何という恐ろしい世界に、私たちは暮らすことになってしまったのでしょう。

新型ウィルスではありません。たちどころに広まるうわさやデマ、それに振り回される社会構造が恐ろしいのです。

RIMG4134昨夜、仲間と食事をしているさなか、家人から「トイレットペーパーやティッシュ、どこにも売ってない!」というLINEが入り、まさかと思ったものでした。

あったら買って帰って欲しいという要請を受け、店に戻ってから隣のコンビニを覗くと、ティッシュは棚に積まれていましたが、その下段にあたるトイレットペーパーの棚は空っぽ。

たまたま店にストックが少しありましたので、それを家に持ち帰りました。当座の必要は賄えそうです。

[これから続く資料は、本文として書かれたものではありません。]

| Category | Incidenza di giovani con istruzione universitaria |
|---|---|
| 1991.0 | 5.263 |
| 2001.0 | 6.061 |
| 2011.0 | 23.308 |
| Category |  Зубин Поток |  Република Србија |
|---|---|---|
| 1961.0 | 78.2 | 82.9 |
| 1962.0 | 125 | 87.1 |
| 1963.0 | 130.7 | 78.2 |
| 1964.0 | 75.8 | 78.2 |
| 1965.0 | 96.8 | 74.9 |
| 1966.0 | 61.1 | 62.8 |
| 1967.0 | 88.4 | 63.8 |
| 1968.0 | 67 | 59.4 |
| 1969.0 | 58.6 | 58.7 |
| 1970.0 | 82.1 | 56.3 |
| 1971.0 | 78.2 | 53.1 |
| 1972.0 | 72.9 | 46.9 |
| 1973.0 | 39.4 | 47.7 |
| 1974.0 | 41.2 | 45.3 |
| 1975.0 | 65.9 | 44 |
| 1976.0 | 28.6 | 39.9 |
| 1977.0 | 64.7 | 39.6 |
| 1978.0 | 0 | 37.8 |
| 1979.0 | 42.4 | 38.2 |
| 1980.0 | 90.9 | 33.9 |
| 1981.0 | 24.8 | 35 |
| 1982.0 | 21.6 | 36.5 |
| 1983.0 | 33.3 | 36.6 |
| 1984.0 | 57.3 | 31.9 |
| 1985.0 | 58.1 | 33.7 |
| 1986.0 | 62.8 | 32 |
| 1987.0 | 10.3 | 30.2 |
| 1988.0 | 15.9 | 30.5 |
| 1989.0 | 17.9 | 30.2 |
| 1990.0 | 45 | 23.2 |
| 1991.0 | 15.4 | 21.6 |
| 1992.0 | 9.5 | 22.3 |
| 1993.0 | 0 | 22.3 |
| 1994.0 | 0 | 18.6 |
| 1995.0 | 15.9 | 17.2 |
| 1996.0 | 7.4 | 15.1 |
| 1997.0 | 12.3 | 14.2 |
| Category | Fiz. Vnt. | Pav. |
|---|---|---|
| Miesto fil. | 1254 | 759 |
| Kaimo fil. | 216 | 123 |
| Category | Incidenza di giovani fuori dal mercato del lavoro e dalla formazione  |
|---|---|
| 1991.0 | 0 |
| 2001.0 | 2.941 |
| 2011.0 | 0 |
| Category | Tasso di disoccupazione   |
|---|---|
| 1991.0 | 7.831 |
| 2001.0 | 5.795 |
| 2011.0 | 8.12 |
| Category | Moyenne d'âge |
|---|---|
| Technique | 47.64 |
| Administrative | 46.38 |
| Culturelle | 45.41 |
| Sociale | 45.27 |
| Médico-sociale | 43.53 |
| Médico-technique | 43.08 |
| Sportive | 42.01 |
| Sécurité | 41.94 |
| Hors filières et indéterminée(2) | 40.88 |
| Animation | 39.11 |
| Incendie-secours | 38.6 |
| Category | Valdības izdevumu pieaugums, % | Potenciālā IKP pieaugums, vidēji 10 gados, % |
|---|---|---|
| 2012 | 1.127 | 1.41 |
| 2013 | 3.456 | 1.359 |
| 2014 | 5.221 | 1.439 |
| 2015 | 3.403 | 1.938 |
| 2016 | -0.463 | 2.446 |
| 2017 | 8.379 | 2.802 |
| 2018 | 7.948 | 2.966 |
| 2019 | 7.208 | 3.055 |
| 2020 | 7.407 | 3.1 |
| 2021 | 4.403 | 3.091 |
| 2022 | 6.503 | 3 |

それにしてもなぜ、とニュースを追ってみると、誤った情報がSNSで拡散したためと分かりました。オイルショックから半世紀、人は少しも賢くなっていないばかりか、デマ拡散のスピードや規模はけた違いに大きくなっています。

また、不安に駆られると、人は理性を保つのが難しくなります。少し前にあった福岡市の地下鉄で、マスクをしていない男性がせきをしたとして、乗客が列車を緊急停止させたという騒ぎ。冷静に考えれば、長く一緒に閉じ込められることになるわけで、その方がよほど危ない。

そんな冷静さを欠いた判断を、どこかの権力者が下さなければ良いのですが。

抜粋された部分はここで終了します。